Но вернемся опять к мужчине: затем было изумление жертвы, которая сначала не верила, надеялась, что ошиблась, перевернула вверх дном содержимое чемодана, роясь в белье, пока все не затопил прилив стыда, в свою очередь сметенный таким полным отчаянием, что достоинство, которое мы учимся хранить, потеряло всякий смысл. Впрочем, доверенное лицо или слушатели должны были быть незнакомцами. В этом отношении аббат М. проявил перед Ипполитой крайнюю несдержанность, но, возможно, он как раз упивался тем, что этот дополнительный позор столь исчерпывающе довершал его нравственное падение. Когда Макс спросил мужчину, пожаловался ли он администрации отеля, тот с негодованием прижал руку к сердцу:

– Да вы что! Отель, где меня знают!..

Этот мужчина был прав и вел себя вполне обоснованно. В силу аналогичного механизма Макс более или менее осознанно сожалел о разглашении секрета, словно человек, который, поддавшись эмоциям, внезапно делает крутой поворот, испытывая потребность оскорбить, и при этом ранит себя в самое сердце и терпит сотни мучений, произнося обидные слова.

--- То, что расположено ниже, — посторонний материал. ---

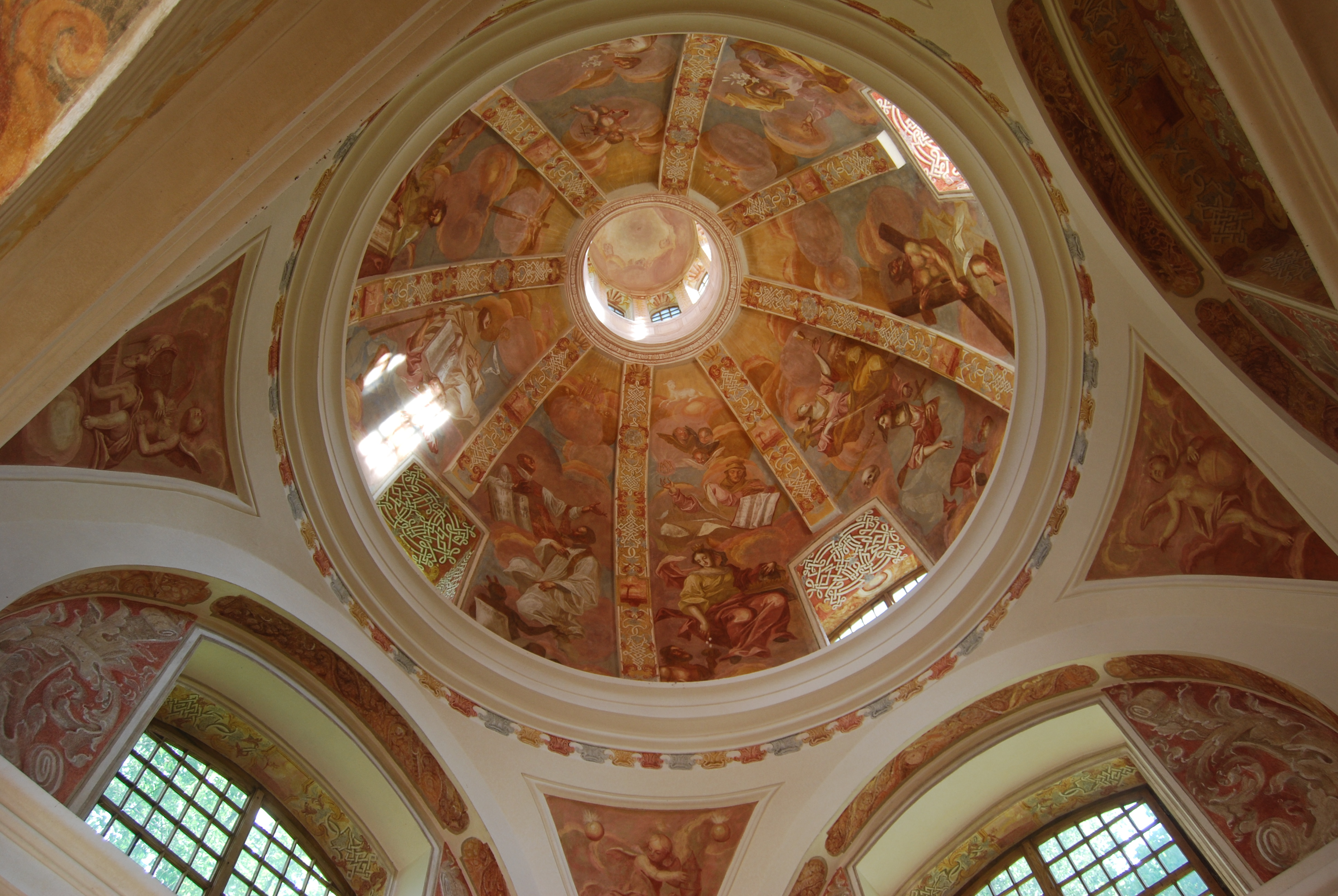 Święta Lipka, krużganki pielgrzymkowe z kaplicami, 1700-1708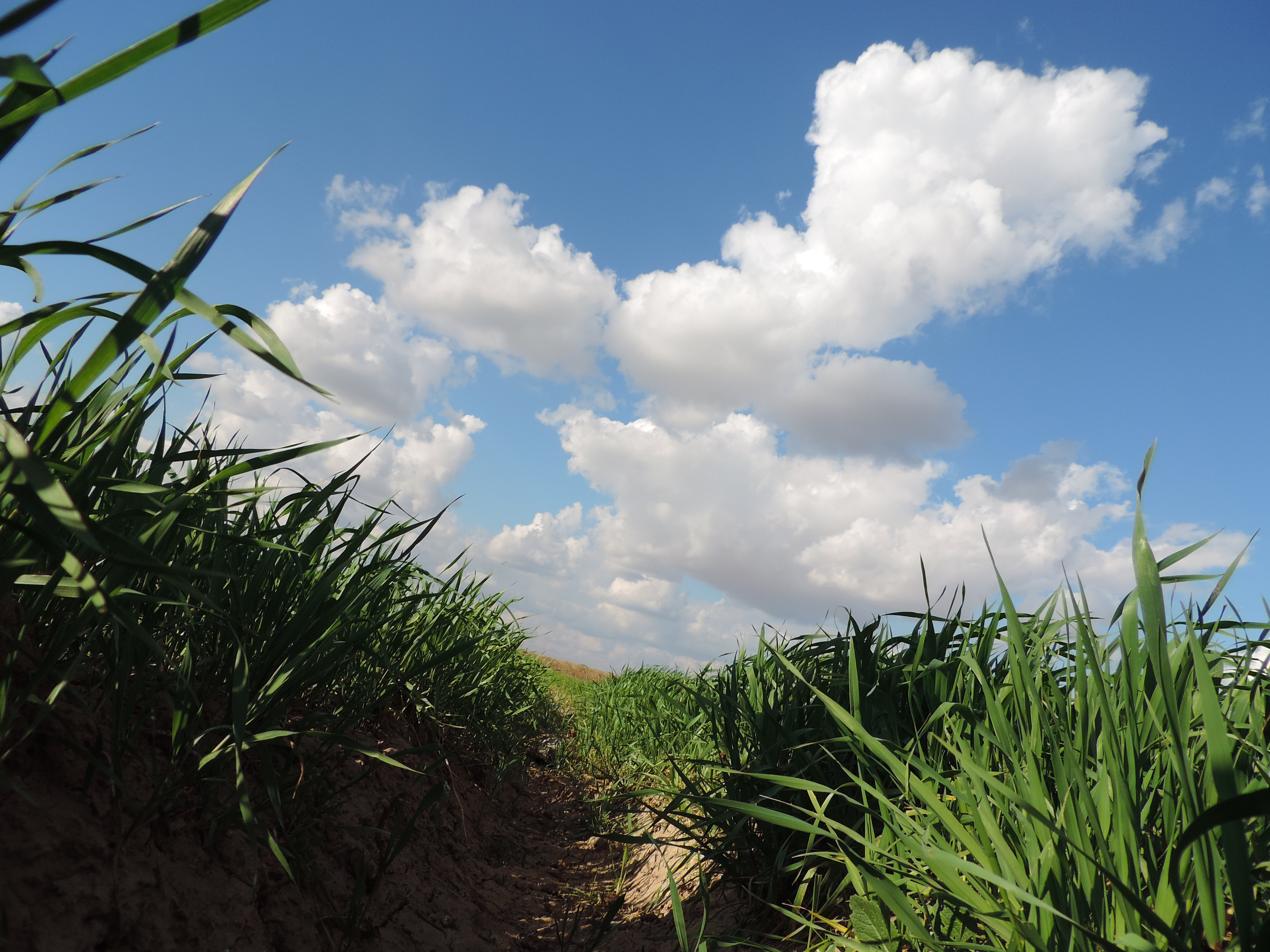 قرية بلاوة التركمانية تقع في الجهة الغربية من مدينة كركوك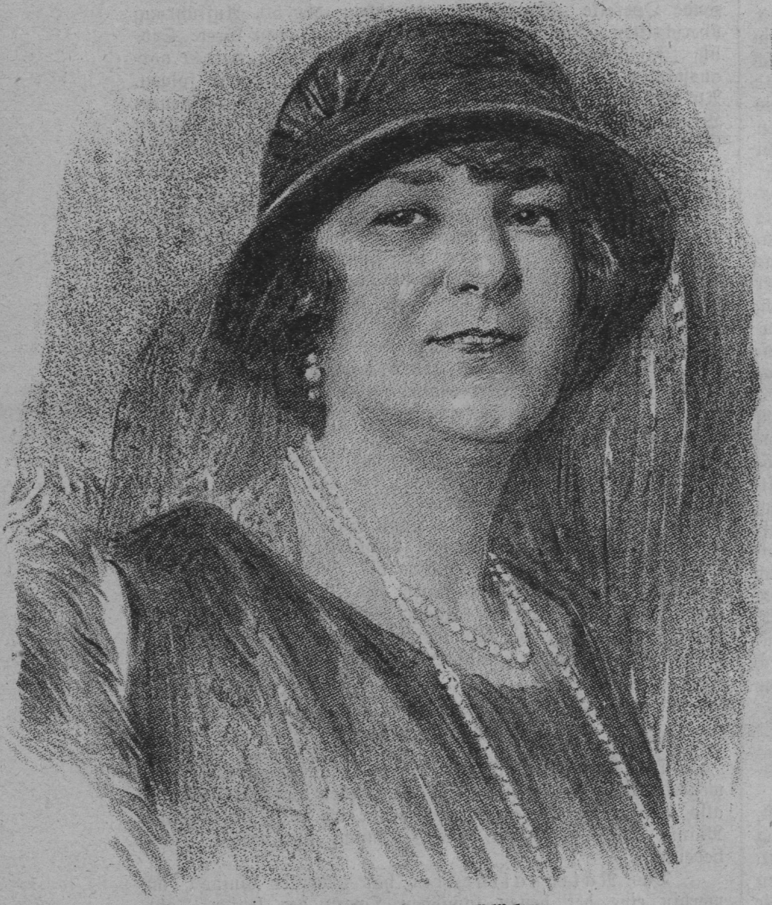 Josefine Kramer-GlöcknerJosefine Kramer-Glöckner (1874–1954), Austrian vocalist and actress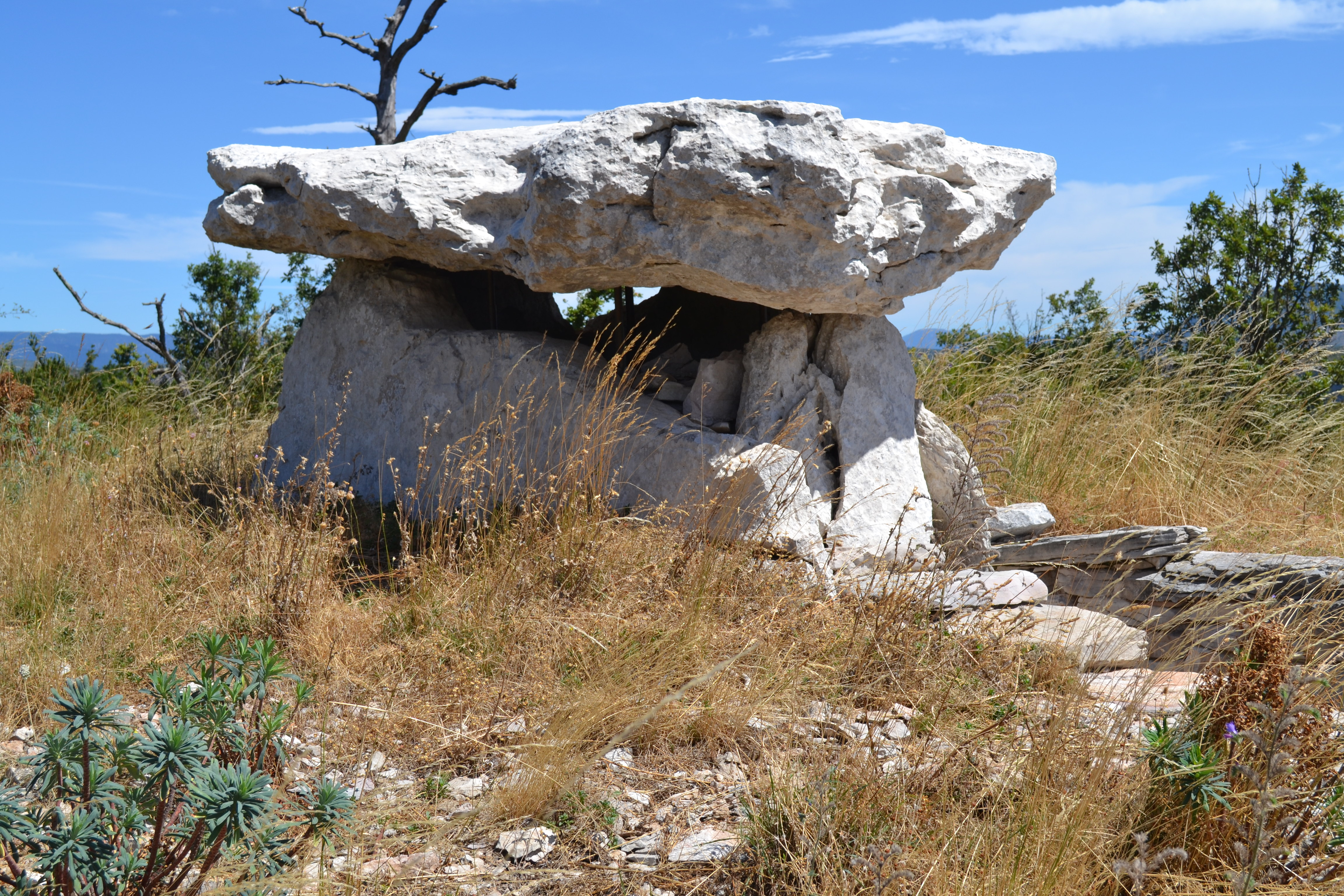 Dolmen de la Prunarède n°2, Saint-Maurice-Navacelles, Hérault, France

Письмо, полученное Ипполитой, было не обидным, а дружеским. Только вот, бесцветное и пустое, оно вовсе не трепетало. Это – письмо, которое прикидывается мертвым в ожидании лучших времен. Стало быть, Ипполита и ответит на него в лучшие времена, а пока что кладет его под спуд.

Между миром и мною – завеса или даже стекло, но ничего подобного нет между вещами и мною, и главное – между моей полнейшей субъективностью и объективностью моих мыслей, если я того захочу... Не знаю, откуда слышится звук сирены, пока я работаю под лампой, в предрассветной тишине. И вдруг, посреди молчания – этот звук, пожарная тревога, возвратившая корабли и речную мглу. Я люблю реки. Те, где под мостами скользят баржи, цивилизованные реки вдоль набережных, а также медленные реки между пастбищами или бурные, уносящие сухие деревья. Большая река все катится, катится и бурлит, увлекая образы, касаясь песчаных берегов, река в беспрестанном движении, становлении, река без преград и плотин, гераклитовская река бесчисленных веков, река дня и ночи, жизни и смерти.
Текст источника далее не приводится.